Right away. I put a halter on them the first day or two and will lead them around while someone leads the dam around. The more you work with them when they are young the easyer it will be later.


----------



## Kayty (Sep 8, 2009)

If you don't know how to do it, please get someone to come and help you. When you first put pressure on a halter, a lot of foals will freak out, pull back, leap and twist etc. to get away from the pressure. Invest in a bum rope, and teach the foal first to move from pressure on the bum rope with only light pressure on the halter. This gives you more control and a reduced risk of damaging the foal's neck or poll.


----------



## Saddlebag (Jan 17, 2011)

It might be best to get the foal used to being handled all over. A good plan is to get him used to having your arm around his chest and applying a little pressure for just a few moments then around his rump. Do this a lot, gradually lengthening how long you hold him. You may need to do this for the vet and it's better if it's something he's familiar with. A foal's attention span is extremely short so your window of opportunity is less than a minute. Repetition is what teaches.


----------



## 94broncoxlt (Mar 31, 2012)

Agreed. From the first few days you need to be handling and getting them used to you, and have a halter on as soon as possible. Foals are completely unpredictable so make sure you keep mom nearby and led by a separate person if you are inexperience with foals and you need to be always ready for a forward/sideways leap, screeching halt, a nip, or other sassiness. Do not tolerate nips, they may even seem cute when it is a nibble, but you foal doesnt see it that way. No, they are plotting to test you and see how far they can push you, ESPECIALLY colts! Give a little smack to the nose or a quick pinch, be assertive but don't over do it! Consider what mom would do if the foal bit her, and 'nip' back accordingly! Use your voice as well. Although the first few months it wont make a difference


----------



## Foxhunter (Feb 5, 2012)

I handle them from the start. I will also restrain them with a hand around their chest and another around their butt. This will imprint that a person is stronger than they are!
I do not halter them for a few days, and when I do it is always a leather foal slip.

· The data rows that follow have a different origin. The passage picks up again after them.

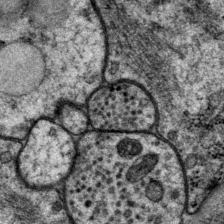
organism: P. pacificus
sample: Pharynx
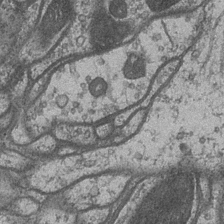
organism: Drosophila
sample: Optic medulla
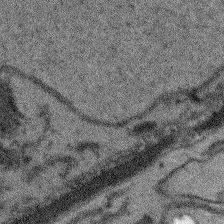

When it comes to leading to start I will use a length of towelling which will be long enough to go around their lower neck and use a hand on their butt. Letting them follow their dam. After a while I will attach a rope to the slip and go from there.

Although it is absolutely correct to say you should push a foal forward come a few weeks old I will exert pressure on the rope if a foal plants, immediately it gives either with a step forward or just lowering its head I will relax the pressure. This teaches it to yield to poll pressure thus teaching it a valuable lesson. 
One thing you often seen done which to my mind is a deadly sin is people grabbing a foals tail and pulling it to the side to make it go forward. This can misalign the dock which in turn tightens the muscles around the withers.


----------